Fisher 在数据框中对 R 进行精确检验
Fisher's exact test in R from dataframe
我有输入数据 (df) 用于为每一行制作 2*2 应急 table。
df <- data.frame(as = c("A", "B", "C", "D"), sum_m = c(47, 8, 93, 73),
length_m = c(150, 150, 150, 150), sum_w = c(66, 183, 44, 113), length_w = c(199, 199, 199, 199),
pooled_p = c(0.32378223495702, 0.547277936962751, 0.392550143266476, 0.532951289398281),
test1 = c(TRUE, TRUE, TRUE, TRUE), test2 = c(TRUE, TRUE, TRUE, TRUE), test3 = c(TRUE, TRUE, TRUE, TRUE),
test4 = c(TRUE, TRUE, TRUE, TRUE), final_test = c(TRUE, TRUE, TRUE, TRUE))
我写了一个小脚本(如下所示)来计算单行的 p 值:
# Chi-square or Fisher's exact test
x <- c(sum_m, sum_w)
n <- c(length_m, length_w)
mash <- rbind(c(sum_m, length_m - sum_m),
c(sum_w, length_w - sum_w))
if(final_test == TRUE){
## With Yate's continuity correction
prop.test(x,n)
#Exactly the same as:
chisq.test(mash)
}else{
# Fisher's exact test
fisher.test(mash)
}
希望这对您有意义。
非常感谢有关如何将其应用于大量行的建议!如果可能,请将 p 值粘贴到最后一列。
提前致谢:X)
我们可以将代码包装到一个函数中,然后使用 rowwise
并应用该函数
library(dplyr)
library(tidyr)
df %>%
rowwise %>%
mutate(out = list(f1(sum_m, sum_w, length_m, length_w, final_test) %>%
broom::tidy(.))) %>%
ungroup %>%
unnest(out)
-输出
# A tibble: 4 × 15
as sum_m length_m sum_w length_w pooled_p test1 test2 test3 test4 final_test statistic p.value parameter method
<chr> <dbl> <dbl> <dbl> <dbl> <dbl> <lgl> <lgl> <lgl> <lgl> <lgl> <dbl> <dbl> <int> <chr>
1 A 47 150 66 199 0.324 TRUE TRUE TRUE TRUE TRUE 0.0608 8.05e- 1 1 Pearson's Chi-squared test with…

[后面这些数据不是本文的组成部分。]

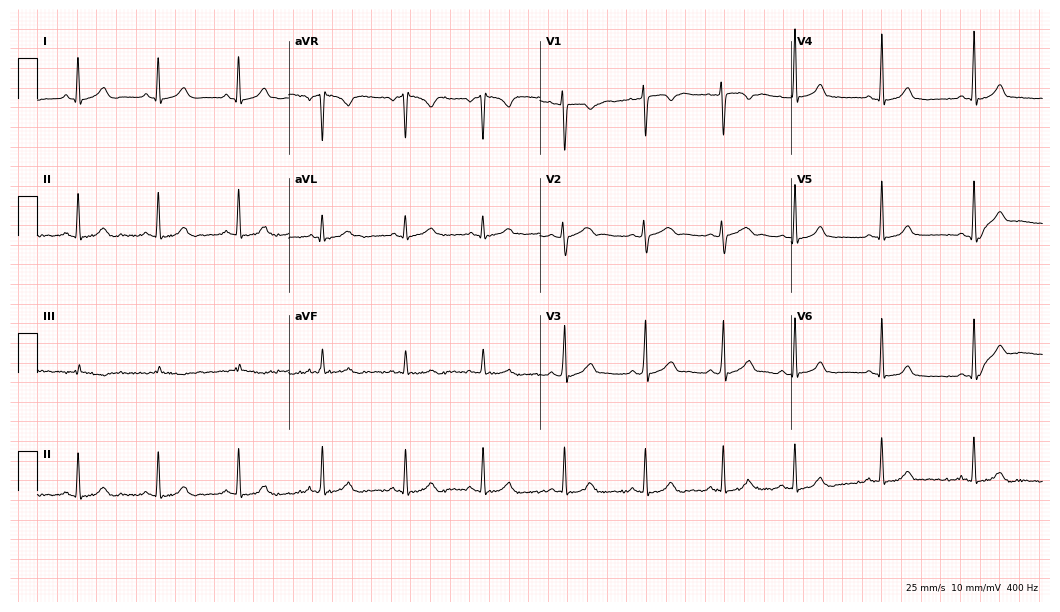
ECG — a female, 20 years old. Labelled as a normal ECG.
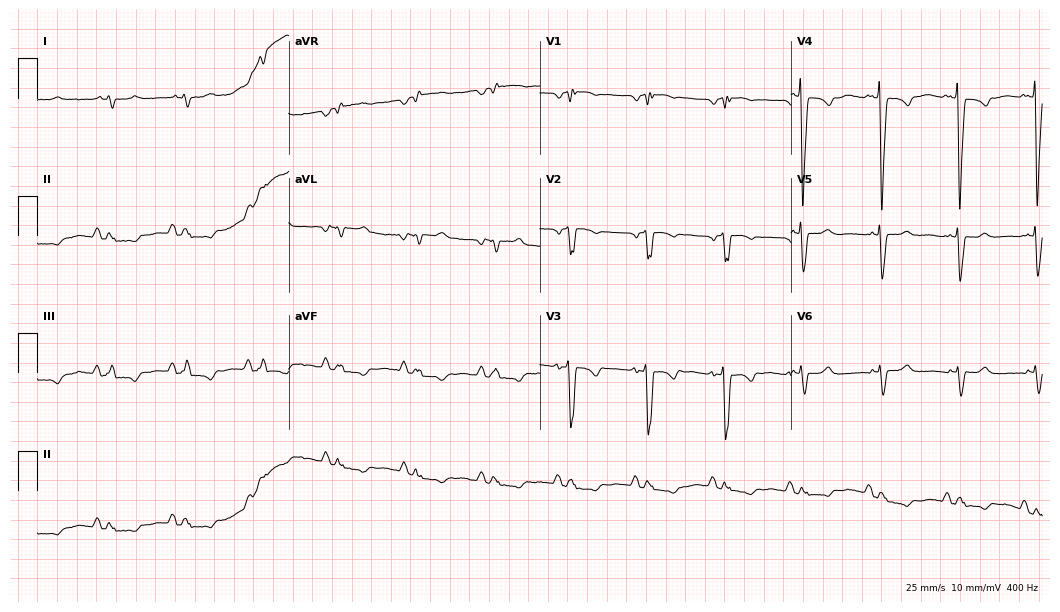
Standard 12-lead ECG recorded from a man, 70 years old. None of these six findings is recorded: first-degree AV block, right bundle branch block (RBBB), left bundle branch block (LBBB), sinus bradycardia, atrial fibrillation (AF), sinus tachycardia.

2 B 8 150 183 199 0.547 TRUE TRUE TRUE TRUE TRUE 256. 1.59e-57 1 Pearson's Chi-squared test with…
3 C 93 150 44 199 0.393 TRUE TRUE TRUE TRUE TRUE 55.4 9.77e-14 1 Pearson's Chi-squared test with…
4 D 73 150 113 199 0.533 TRUE TRUE TRUE TRUE TRUE 1.95 1.63e- 1 1 Pearson's Chi-squared test with…
使用 pmap
可能比 rowwise
更快
library(purrr)
df %>%
mutate(out = pmap(across(c(sum_m, sum_w, length_m, length_w, final_test)),
~ f1(..1, ..2, ..3, ..4, ..5) %>%
broom::tidy(.))) %>%
unnest(out)
-输出
# A tibble: 4 × 15
as sum_m length_m sum_w length_w pooled_p test1 test2 test3 test4 final_test statistic p.value parameter method
<chr> <dbl> <dbl> <dbl> <dbl> <dbl> <lgl> <lgl> <lgl> <lgl> <lgl> <dbl> <dbl> <int> <chr>
1 A 47 150 66 199 0.324 TRUE TRUE TRUE TRUE TRUE 0.0608 8.05e- 1 1 Pearson's Chi-squared test with…
2 B 8 150 183 199 0.547 TRUE TRUE TRUE TRUE TRUE 256. 1.59e-57 1 Pearson's Chi-squared test with…
3 C 93 150 44 199 0.393 TRUE TRUE TRUE TRUE TRUE 55.4 9.77e-14 1 Pearson's Chi-squared test with…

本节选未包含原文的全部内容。